If I should get him a friend, does anyone have advice on bonding them? I've only done this with gerbils before and I used a split cage method. I really need it to go well as, having come back from travelling, I live with parents and there is just practically no room to house another guinea pig separately long term, if this goes wrong. There's already 3 brothers and 2 giant breed dogs lol. Any advice would be great, and sorry for the long ramble, I just get so excited by a new pet arrival.


----------



## wind1 (Oct 24, 2010)

There is some very good advice on this forum re bonding. I have bonded quite a few pairs of boars in the past and only ever had one pair that did not work out. Good luck.
https://www.theguineapigforum.co.uk/forums/behaviour-and-bonding.21/


----------



## Squidgypigs (Jul 6, 2017)

You probably have a friend for him by now but...
with adult boars either a baby boar or much older boar companion usually works best. This ensures that they're not both having major hormonal moments at the same time.

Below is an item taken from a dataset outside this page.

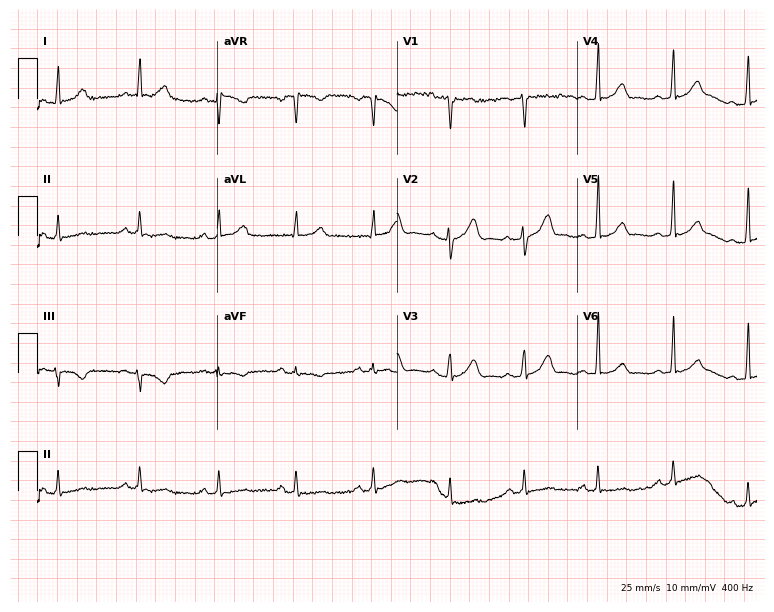
12-lead ECG from a male patient, 31 years old. No first-degree AV block, right bundle branch block, left bundle branch block, sinus bradycardia, atrial fibrillation or sinus tachycardia recorded for this tracing. Only these six findings were labelled.

As for bonding you need to introduce them in neutral space (so not either of their cages) with lots of room and some tasty food . Ensure they have two of everything (2 bowls etc) and any pigloos or houses have two exits so that nobody feels trapped. Separate if blood or serious injury occurs. There will be chasing and humping. Keep an eye on then during bonding and good luck .


----------



## tabelmabel (Oct 18, 2013)

A baby would definitely be your safest bet with an adult boar. Head over to the guinea pig forum. They will tell you all you need to know!


----------